**Your objective**: What is wanted is every line below from the one with "Frame Overo foal" up to and including the one with "El periodista publica", retyped exactly, pictures excluded, nothing else.

**Excerpted records**:
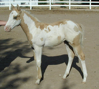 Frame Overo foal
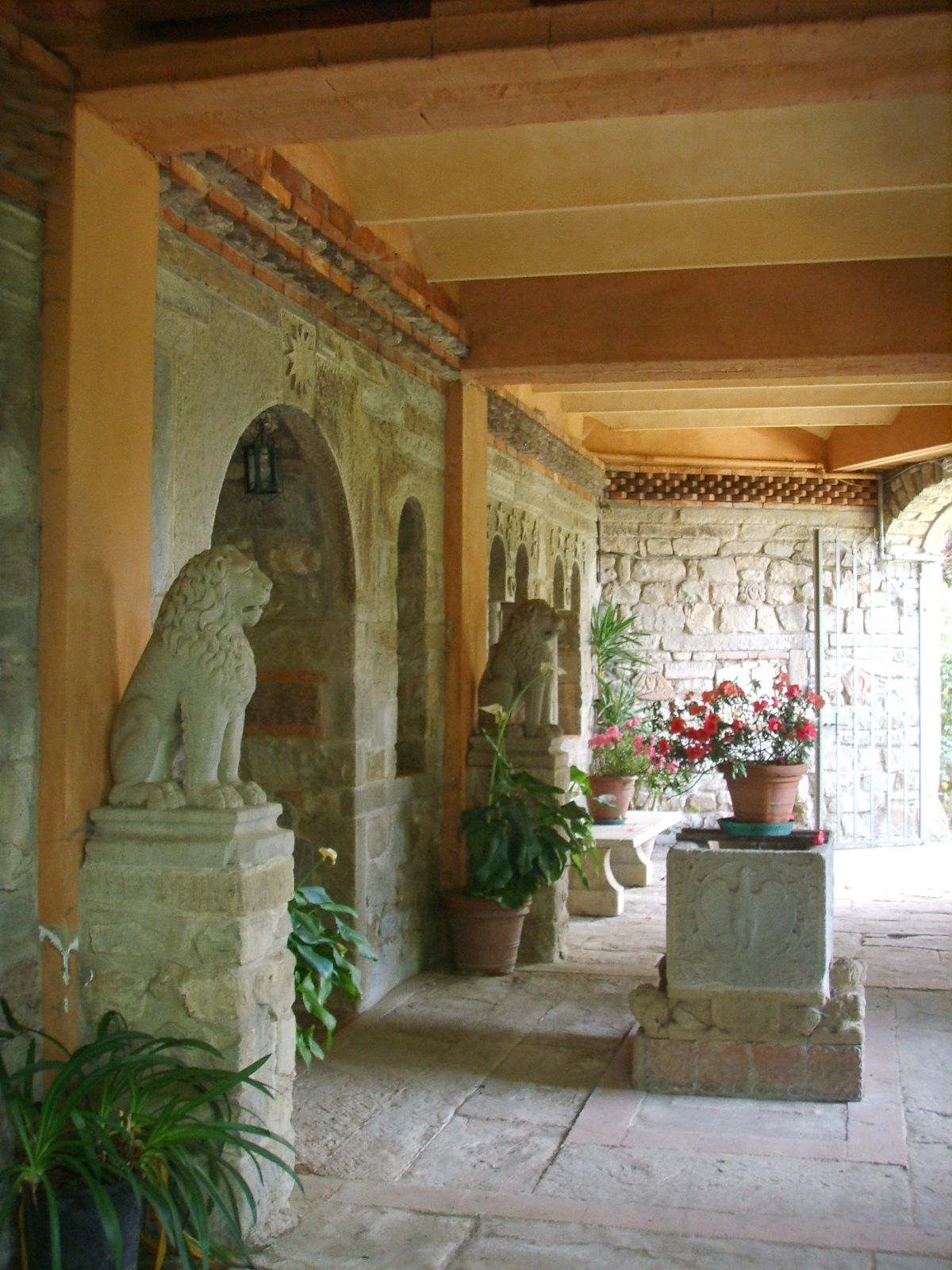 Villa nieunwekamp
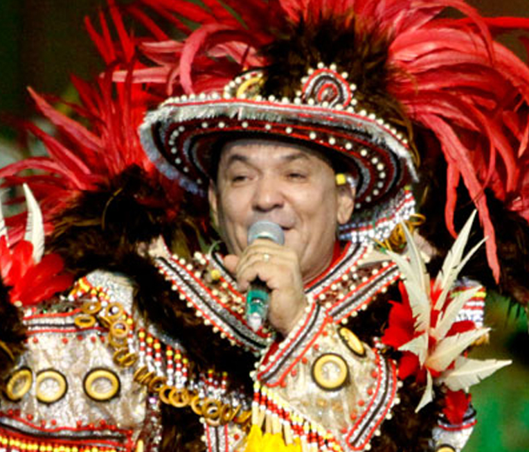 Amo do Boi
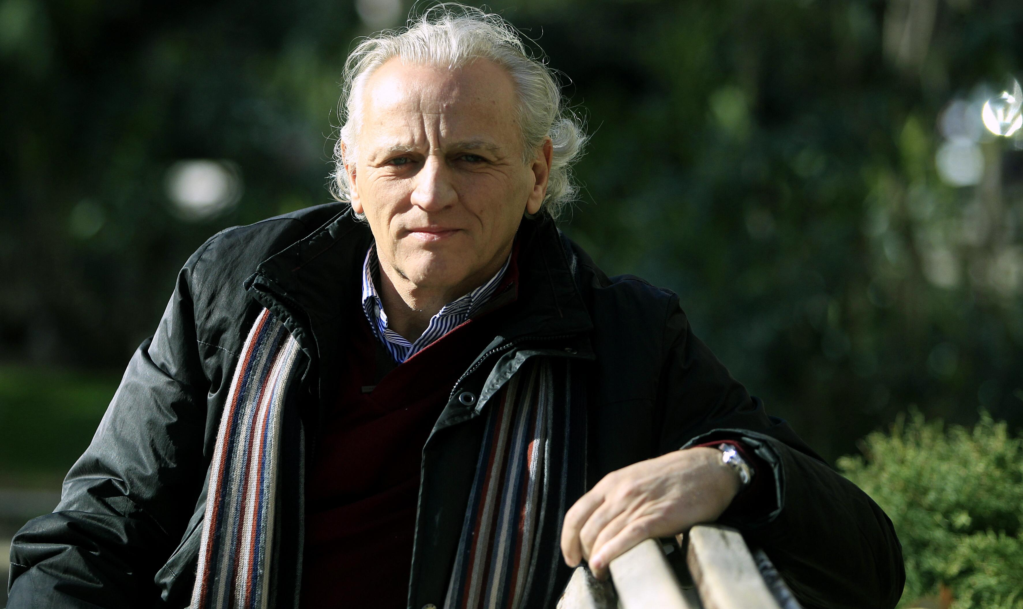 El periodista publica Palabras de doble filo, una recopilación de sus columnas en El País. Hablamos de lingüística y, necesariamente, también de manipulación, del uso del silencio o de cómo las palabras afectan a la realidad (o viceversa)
==
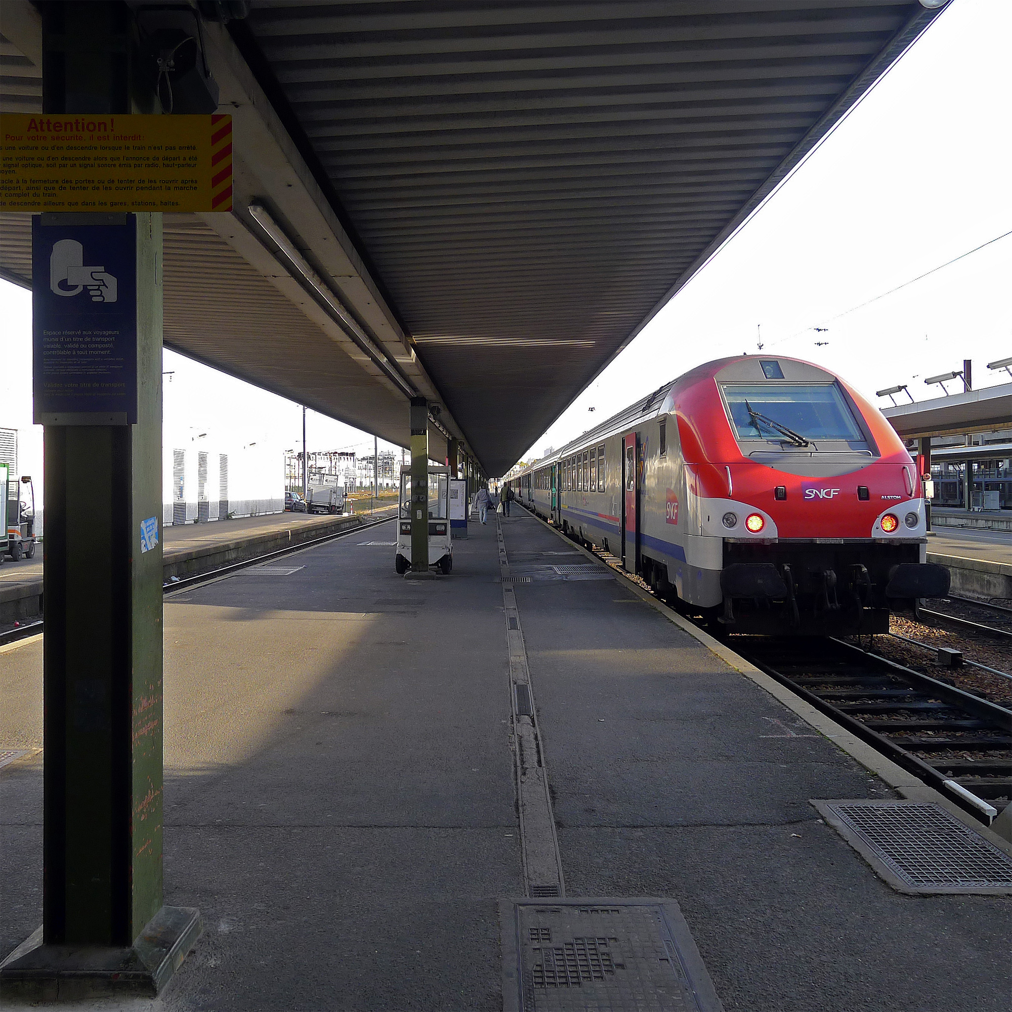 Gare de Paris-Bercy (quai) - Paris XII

**Response to the exercise**:
 Frame Overo foal
 Villa nieunwekamp
 Amo do Boi
 El periodista publica Palabras de doble filo, una recopilación de sus columnas en El País. Hablamos de lingüística y, necesariamente, también de manipulación, del uso del silencio o de cómo las palabras afectan a la realidad (o viceversa)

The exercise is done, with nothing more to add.